Lelaki itu rela menjajakan subsidi selama satu semester dari kampus untuk membeli CCTV buatan yang sangat sederhana. Pernah mengalami hal serupa membuatnya bisa mengira-ngira ke mana arah angin akan berada. Ia sudah memprediksi kelakuan Doni akan seperti ini. Siapa sangka, anak yang paling mendapat keuntungan itu melakukan kesalahan berulang.

"Bener-bener si Doni. Luis juga. Sejauh ini cuma Sam yang keliatan diem," ucap Ari setelah menutup video yang diputar.

"Belum tentu, Bang. Sam yang paling pintar di antara mereka."

"Seharusnya sebagai yang paling tau, dia bisa lebih hati-hati lagi."

"Mereka udah hati-hati, Bang Ari aja yang nggak kira-kira idenya."

Ari sedikit tertawa, senang mendapat pujian. "Kalau lo udah gede, pertemanan lo makin luas, dan keliaran lo makin bermacam-macam, Ram."

"Iya, deh. Terus, apa lagi rencana lo, Bang?"

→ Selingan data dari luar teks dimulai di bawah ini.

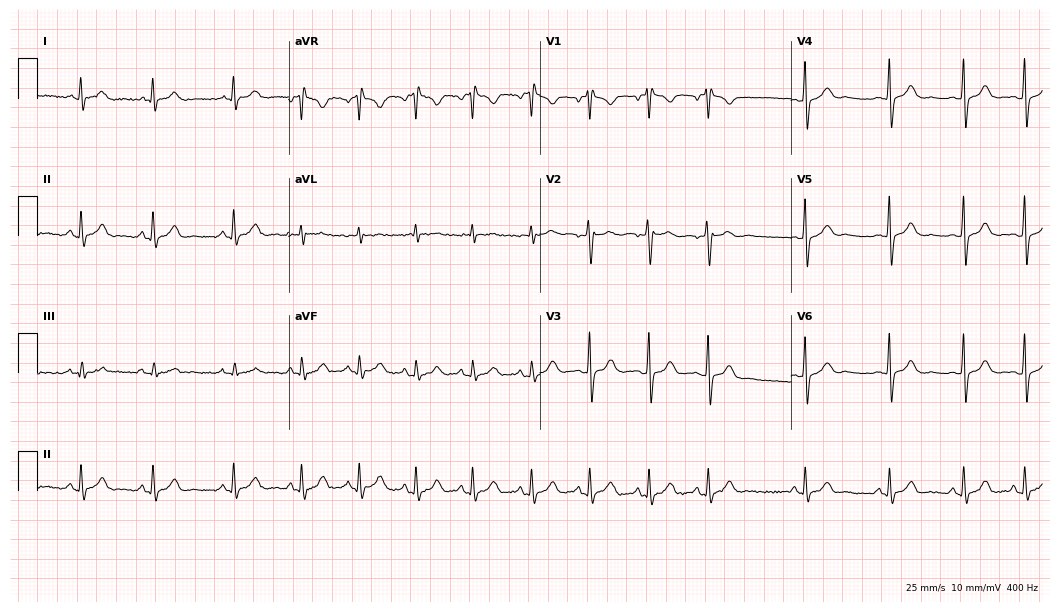
Electrocardiogram, a man, 18 years old. Of the six screened findings (first-degree AV block, right bundle branch block (RBBB), left bundle branch block (LBBB), sinus bradycardia, atrial fibrillation (AF), sinus tachycardia), none is recorded. Other findings, if any, are not listed.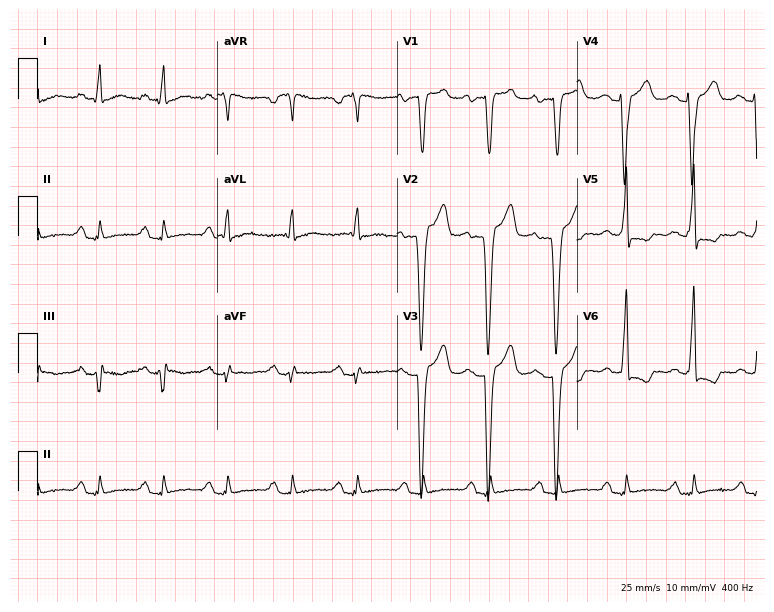
Standard 12-lead ECG recorded from a female patient, 40 years old (7.3-second recording at 400 Hz). None of these six findings is recorded: first-degree AV block, right bundle branch block, left bundle branch block, sinus bradycardia, atrial fibrillation, sinus tachycardia. Findings outside these six are not listed.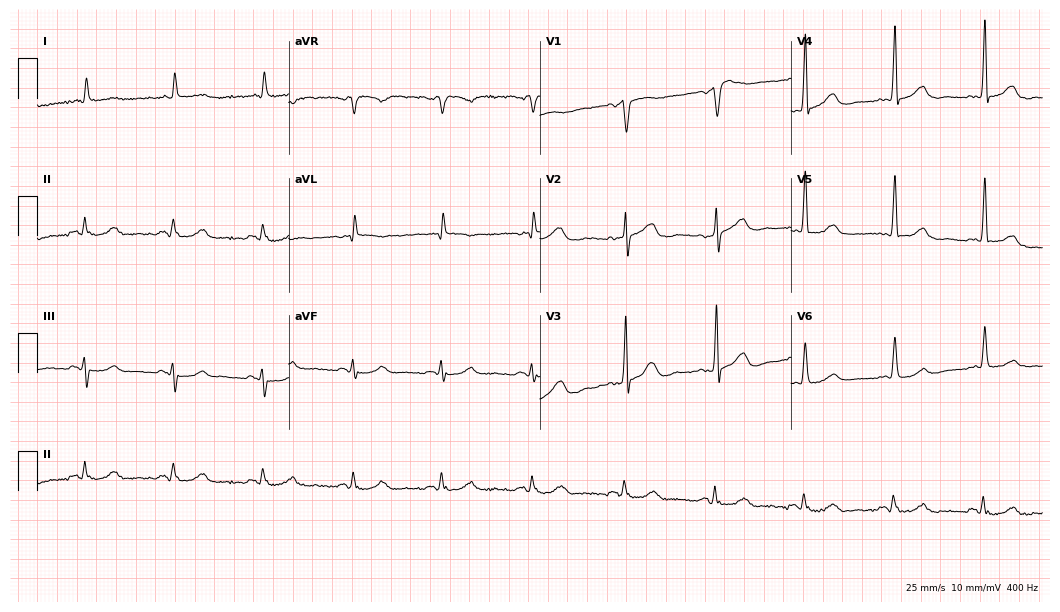
Resting 12-lead electrocardiogram. Patient: a male, 82 years old. Read as a normal ECG.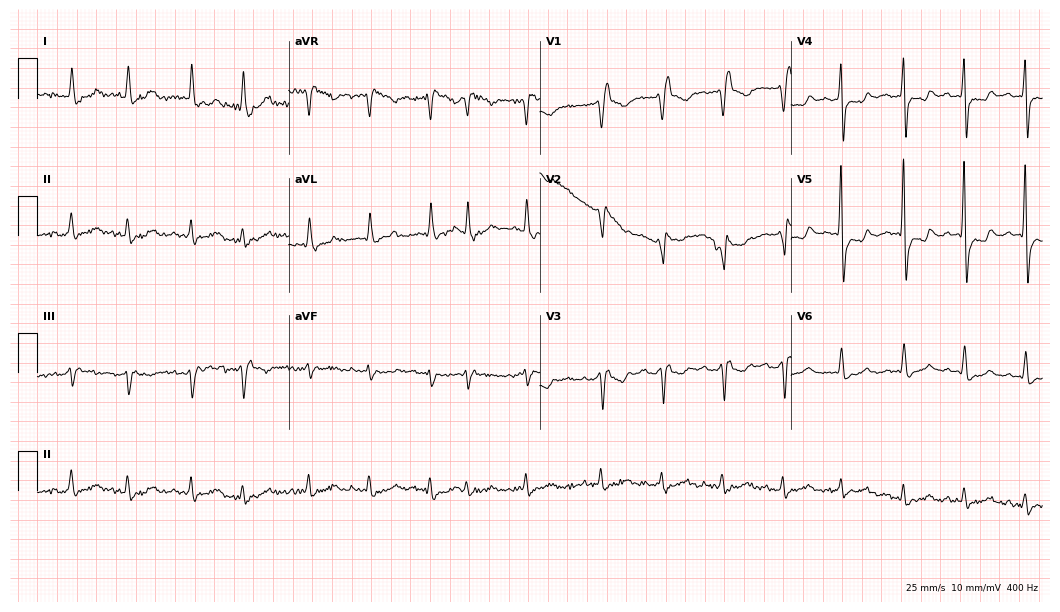
12-lead ECG (10.2-second recording at 400 Hz) from an 82-year-old man. Screened for six findings — first-degree AV block, right bundle branch block, left bundle branch block, sinus bradycardia, atrial fibrillation, sinus tachycardia — none is recorded. Only these six findings were labelled.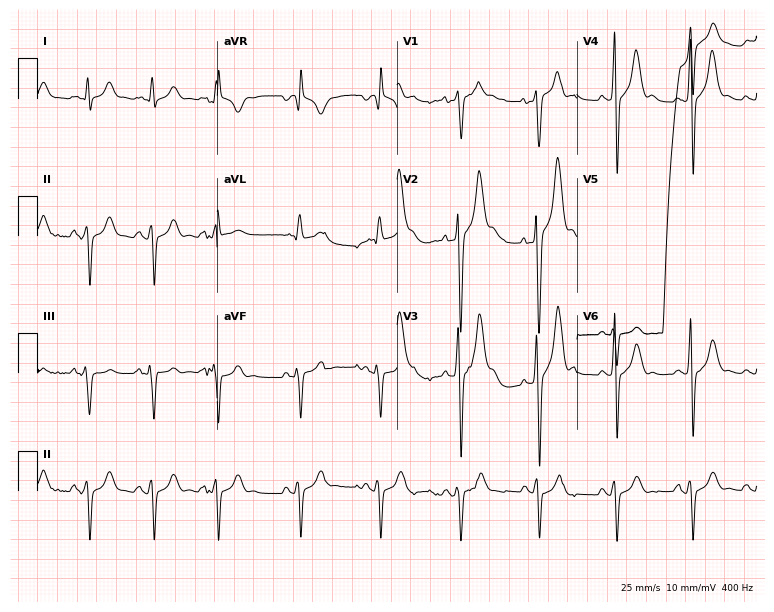
Standard 12-lead ECG recorded from a male patient, 46 years old. None of these six findings is recorded: first-degree AV block, right bundle branch block, left bundle branch block, sinus bradycardia, atrial fibrillation, sinus tachycardia. Other findings, if any, are not listed.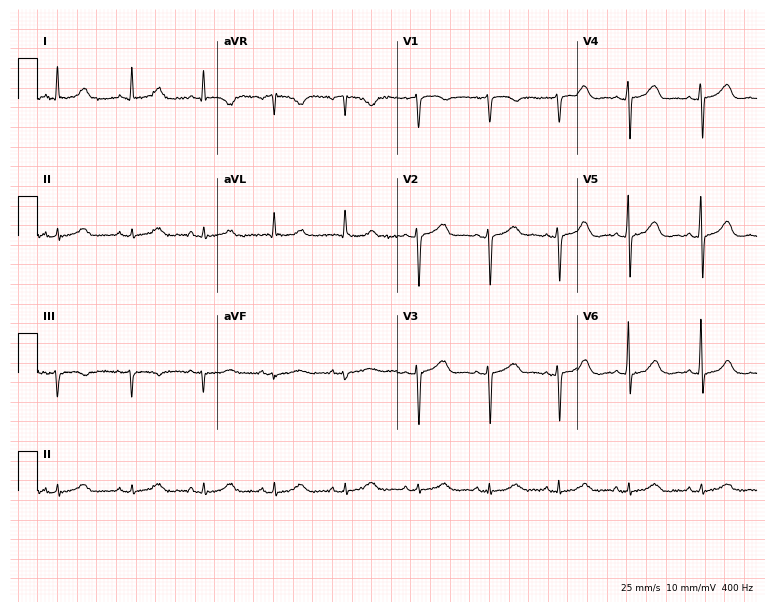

"Lo nggak perlu mikirin itu. Besok, lo nggak usah sekolah. Istirahat aja di rumah. Lagian, mereka pasti ganggu lo lagi, kan."

Semula, Rama ingin menolak. Ia masih mau mengikuti permainan Ari. Namun, tatapan kakak almarhum sahabatnya itu membuatnya berubah pikiran. Lantas, ia pun mengangguk. Kemudian mereka mengambil jatah makan siang masing-masing dan menikmati sisa istirahat siang dengan pembahasan normal, layaknya kakak-adik yang tak memiliki beban.

Seusai pulang dari sekolah, Ari tidak mampir ke mana-mana. Ia langsung menuju rumah, tanpa menawari Toni untuk sekadar mampir dan makan malam seperti biasa. Lelaki itu cukup lelah dengan berbagai laporan yang mau tidak mau harus diurus, meski urusannya yang lain lebih banyak menyita waktu. Ia ingin segera masuk kamar dan berhadapan dengan laptop, tetapi sang ibu yang menunggu di ruang tamu lekas mengadang dan mengajaknya duduk terlebih dulu.

"Gimana di sekolah, Ri?" tanya Ani, klasik.

"Bagian mana yang mau Ibu dengar? Magangku atau masalah yang terjadi akhir-akhir ini?"

"Ri, mumpung belum jauh, Ibu cuma mau--"

"Ari nggak bakal berhenti. Ibu udah tau itu."

"Terus mau sampai mana kamu berulah, Ri? Cepat atau lambat mereka bisa melacaknya, Nak."

Ari yang sudah bangkit dan hendak beranjak seketika berhenti. Ia menelan ludah dan mengembuskan napas panjang, sebelum menoleh dan menatap ibunya lekat-lekat. Binar kekhawatiran yang terpancar sempurna di matanya tak lantas meruntuhkan niat yang susah payah Ari bangun selama dua tahun.

"Sampai benang alasan kematian Rey terlihat, Bu."

"Ri, adikmu bisa saja benar-benar melakukan--"

"Melakukan apa, Bu?" sela Ari kesekian kali dengan nada datar, "seharusnya Ibu lebih tau kalau asumsi itu adalah kemungkinan yang paling nggak masuk akal."

Tanpa menoleh, Ari menyeret ranselnya lalu menuju kamar. Sebelum berjalan ke sisi kiri, ia melihat Galis yang menyimak perdebatannya dengan sang ibu dari ruang makan. Ia pun maju, sedikit mendekat, meski lelaki itu tak memandangnya sama sekali.

"Yah, Bu," panggil Ari dengan suara lumayan lantang agar sosok di ruang tamu dan ruang makan sama-sama bisa mendengarnya.

Sontak Ani beranjak dan hendak menghampiri. Namun, ia berhenti ketika mendapati suaminya menatap Ari dengan mata sayu dan berkantung. Ia tak kuasa untuk mengusap wajah, menutup mulut, lalu memejamkan mata sejenak dan menjernihkan pikiran. Semua ini terlalu berat untuk dilihat secara bersamaan.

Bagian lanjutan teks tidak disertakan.